The gate stopped, and then began to rise again. The others were all shut. Such enemies as hadn't escaped through them now attempted to retreat uphill to the base of the walls, or ran in panic toward the far side of the hilltop.

"Ignore them!" thundered Talaos. "Get inside that fortress!"

Inside, he could see Firio fighting against a growing number of enemies. From his left hand, he sent a long arc of lightning inside. It filled the tunnel with light and noise as a foe's charred, headless corpse fell to the ground.

As he approached the tunnel, arcing with such power that lines of lightning crackled several yards out from his body, the defenders at last panicked and fled to the darkness further inside. Talaos calmed his lightning, as he preferred Firio alive, but did not slow down. He reached the tunnel mouth.

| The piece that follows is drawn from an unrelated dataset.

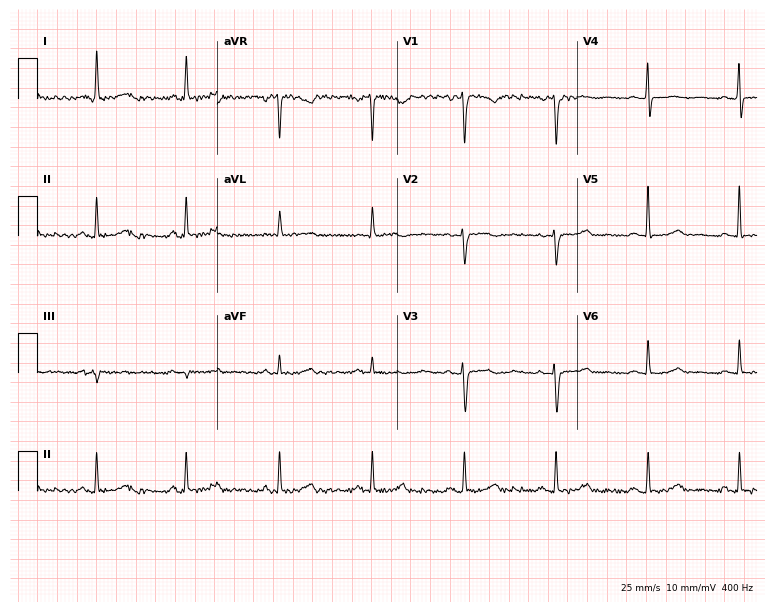
ECG (7.3-second recording at 400 Hz) — a female, 49 years old. Screened for six findings — first-degree AV block, right bundle branch block, left bundle branch block, sinus bradycardia, atrial fibrillation, sinus tachycardia — none is recorded.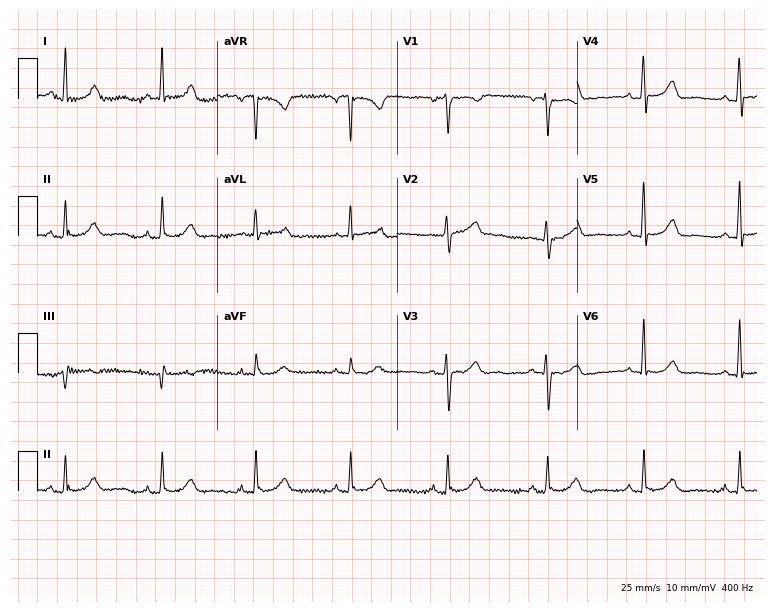
Electrocardiogram, a 58-year-old female patient. Overall reading on record: normal ECG.

"That was well done!" he shouted. "Now we wait for the rest."

Firio grinned.

They did not wait long. The Madmen arrived next, and their eyes flashed with lightning. Not far behind them were the Wolves. The rest, lacking gifts of power from Talaos, trailed more slowly after.

"Follow me and take this place!" roared Talaos, and together they advanced into the depths under the hill. They found no opposition. He saw many side passages, but only one clear, straight main way. It ran inward until it opened into a vast, domed and vaulted chamber carved out of the rock at the very center of the hill. Stairs up alternated with tunnels – the one they'd used, and four others like it.

Archers waited on the steps all five sets of stairs. They fired with haphazard lack of coordination at Talaos. The arrows glanced off his armor. He struck them down one stairway at a time with searing gouts of lightning. Charred corpses flew in all directions. By the time he turned to the next to last, the survivors fled up the stairs instead.

Talaos followed them silently, but with eyes blazing blue-white in pitiless fury. Behind him came his Madmen, Wolves, Sorya, and Katara.  Hadrastus with his mighty ones spread throughout the place. They poured up the stairwells, and such few foes as were foolish enough to turn and fight were cut down without mercy.

At the top they found another level centered on a low-ceilinged, round chamber lit by torches. Numerous doorways opened to side passages, and those passages were full of cowering women, children, and elderly. Only one set of stairs led up.

"Madmen and Wolves, with me!" shouted Talaos, "Others, take prisoners!"

He charged up the stairs, arcing lightning. Ten more men and women with red eyes and maddened expressions came leaping down, swinging clubs, axes, and swords. Talaos blasted them with lightning again and again. They stopped only when their bodies were burned or shattered to the point of destruction.

The stairs opened into what looked like a guard room, and then a final flight went to the surface. Talaos charged up, rounded and faced what was to be seen. At the top he found many signs of the destruction he’d wrought with his lightning. There was also something else. A vast circular platform of wood and pitch sat in the center, and from it flames began to rise. Around it gathered the white-robed women and a motley collection of people of various ages. Most of the adults were tall. Even the children had red-shot eyes and tattoos.

The women in white robes held knives, dripping red with gore, and what had looked at a distance like patterns on their robes were now seen to be spatters of dried blood. There were corpses piled near the tower with the gallows. Some were in military uniforms of various cities, and others in the simple clothes of followers of the Prophet.

Atop the smoldering wood at the center stood Larikos.

The crowd around the fire glared with bloodshot eyes at Talaos and his companions. Though few looked like warriors, they had a variety of weapons. Talaos noticed that the adults resembled Larikos to a degree rare except among close kin, and the children under about age seven, all of them, looked eerily like him. Some in the crowd crouched, with feral expressions, as if to attack.